Selon M. Jean, un « changement » de pouvoir est nécessaire. « Nous sommes arrivés à un état de délabrement institutionnel, un déchirement social tel qu’il nous faut un consensus large […], et c’est exactement l’origine de Montana. »
Depuis la fin prévue du mandat de Jovenel Moïse, en février 2022, Ariel Henry, qui lui a succédé sous l’égide du Core Group, a refusé de quitter le pouvoir, disant, pour se défendre, vouloir organiser de nouvelles élections. Une position dans la lignée de celle d’Ottawa, qui souhaite que « des élections libres et crédibles puissent avoir lieu ».
Fritz Jean, quant à lui, « trouve ça bizarre que des gouvernements étrangers disent qu’il faut des élections maintenant en Haïti. […] Il faut corriger cette situation de sécurité pour permettre aux candidats de faire campagne, mais aussi aux citoyens d’aller voter ».
Si rien n'est fait, on risque de voir la situation s'aggraver, et là, Haïti deviendra un État paria
Alors, sans élections, les membres de l’Accord de Montana ont trois options pour accéder au pouvoir, explique M. Larose. Soit par « le soulèvement général », soit par « un coup d’État », soit en trouvant une « source d’acceptation du pouvoir » auprès des puissances étrangères. Lors de sa visite au Canada, Fritz Jean a notamment rencontré le chef du Bloc québécois, Yves-François Blanchet.

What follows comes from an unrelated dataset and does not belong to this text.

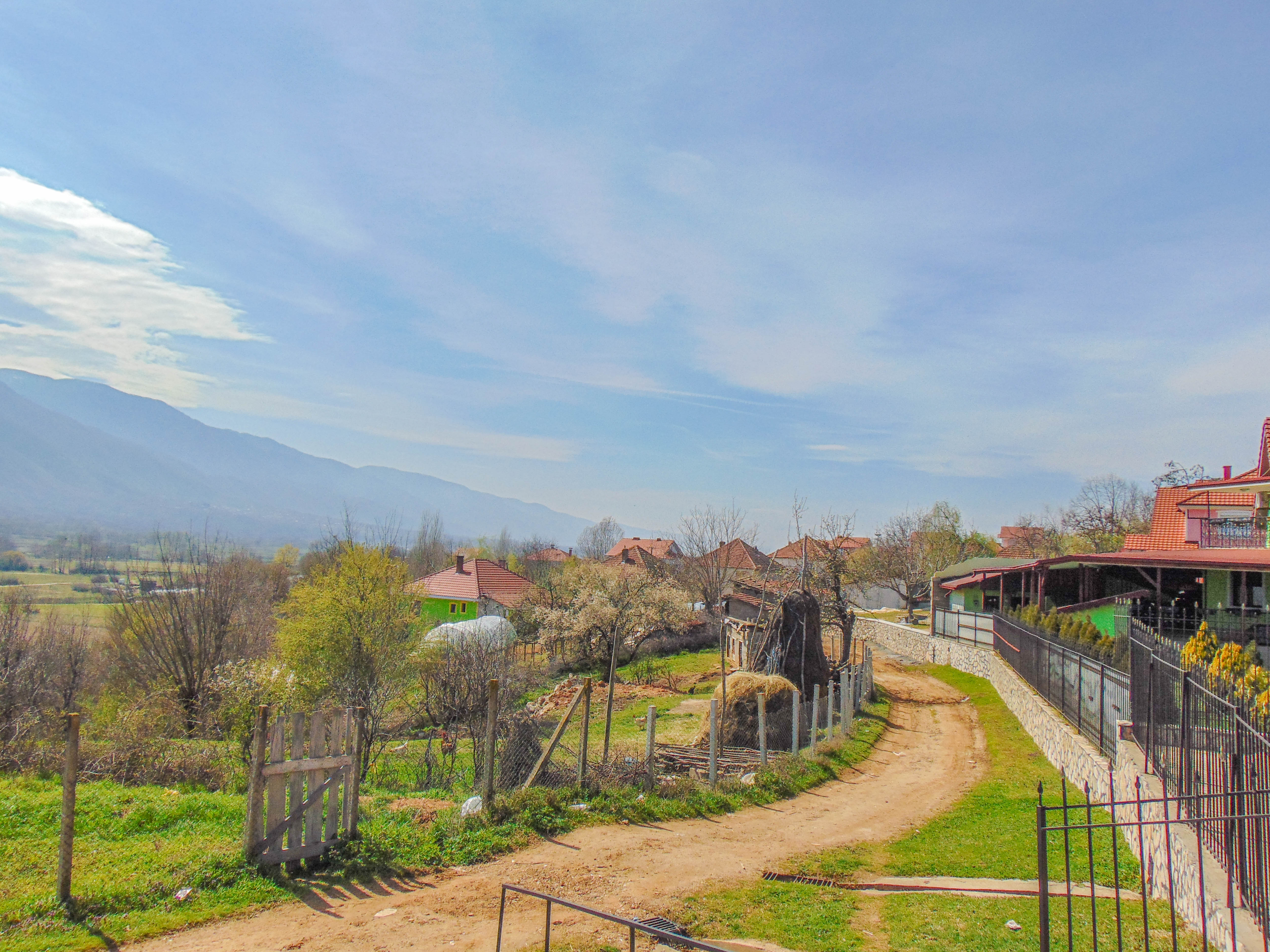 Самоилово

« Il n’y a aucun pouvoir légitime en ce moment en Haïti, indique M. Larose. Le pouvoir se trouve au sein des groupes qui […] recourent à la violence, ou […] qui occupent matériellement les espaces de pouvoir. »
Parallèlement à la nomination d’Ariel Henry, « 500 organisations, des personnalités civiles et des partis politiques » ont signé en août 2021 un accord à l’hôtel Montana, à Port-au-Prince, avec pour mission de trouver un consensus. Après des élections tenues à l’interne en janvier 2022, Fritz Jean en est devenu le président.
Ottawa réclame « un consensus pour arriver à un gouvernement de transition, alors que nous, au niveau de l’Accord de Montana, on a déjà un consensus assez large », dénonce M. Jean.
Toutefois, si cette coalition a un « intérêt pour la démocratie », ses capacités d’action sont limitées, avance Chalmers Larose, également codirecteur de l’Observatoire des Amériques à l’UQAM. « Cet accord est arrivé à une phase d’obsolescence », indique-t-il, en mentionnant des différends sur le plan « tactique » entre les membres. « L’unité de base a été rompue. »
L’Accord de Montana n’est pas non plus reconnu, ni par la Constitution, ni par le peuple, ni par la diaspora. Les élections qui ont mené à la nomination de Fritz Jean n’ont « rien à voir avec des élections populaires », précise le politologue.
« L’Accord de Montana n’existe pas pour nous autres », dit Paul. « C’est pas reconnu par les Haïtiens. Ça ne va nulle part », abonde Max Adolph. « Je ne sais même pas c’est quoi, l’Accord de Montana », ajoute Évelyne.